Roadshow Recap – How can the CTA best support its members?

 

Tom Banner

This year, the Community Transport Association was honoured to be supported by KPMG for our 2016 Roadshow events in England. KPMG’s offices in Newcastle, Liverpool, Birmingham, Cambridge and Southampton provided the perfect setting to gather as a sector and talk about the CTA’s vision and strategy for the future; the current policy landscape that we’re operating in; how we can improve the services that we offer; and how we can all champion the vital work that community transport does.

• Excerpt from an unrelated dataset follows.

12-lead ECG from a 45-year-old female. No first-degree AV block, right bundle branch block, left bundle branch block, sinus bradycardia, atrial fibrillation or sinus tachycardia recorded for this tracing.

Each roadshow event comprised of a number of different sessions and we’ll be posting recaps of each session on our blog over the next few days.

See also

CTA’s vision and mission 

CTA’s policy focus for 2016

Championing community transport through digital

It’s often said that at any event the slot after lunch is ‘the graveyard slot.’ Everyone is well fed, perhaps a little tired, and their attention tends to wonder. It was for this reason that, after a lunch where attendees networked with each other, swapping stories and sharing best practice, we decided to have an interactive session.

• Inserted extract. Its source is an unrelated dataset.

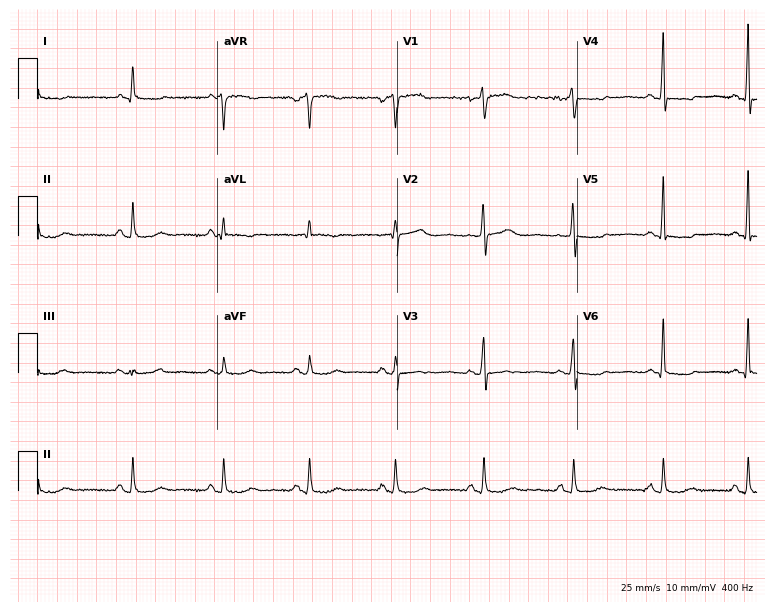
12-lead ECG (7.3-second recording at 400 Hz) from a 64-year-old female. Screened for six findings — first-degree AV block, right bundle branch block, left bundle branch block, sinus bradycardia, atrial fibrillation, sinus tachycardia — none is recorded. Other findings, if any, are not listed.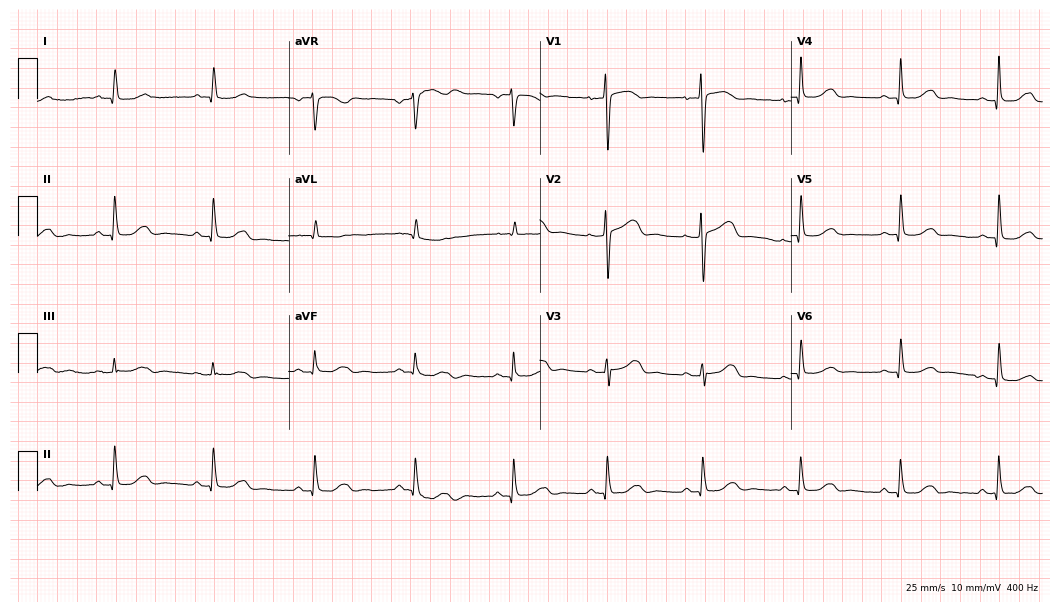
12-lead ECG from a female patient, 63 years old (10.2-second recording at 400 Hz). Recorded interpretation: within normal limits.

Attendees were split up into groups, with each group being given two envelopes, one marked “CTA” and the other marked “Elsewhere”.  They were also given a series of cards with different examples of services or enquiries such as: technical advice on operating services using a section 19/22 permit; to find the latest developments in national policy; purchasing and buying a vehicle; and sharing best practice. Bill Freeman, Chief Executive, asked each group to discuss the various cards and decide where they would go for help and support: the CTA or somewhere else.

The exercise led to some very productive discussion, giving food for thought to everyone involved. There were many positive affirmations of the services the CTA offers as well as areas raised where the CTA could offer further support to its members.

Discussion varied at each event, but in the large part members across England gave similar answers. They often go to the CTA for, amongst other services, technical advice and support; to find out about what’s happening in the community transport sector; to find the latest developments in national policy; and to raise the profile of their organisation at a national level. One of the most common places that members went outside of the CTA for help and support was their Local Authority. This, said Bill, emphasises the importance of the CTA working with organisations like Local Authorities to support our members.

Of course some members went elsewhere for certain services whilst others went to the CTA, and vice versa, and some went both to the CTA and other organisations for services such as training.

The session led to interesting discussion amongst members and provided a good opportunity to directly discuss with the CTA’s Chief Executive how we can ensure the work that we do benefits our members in the best way possible.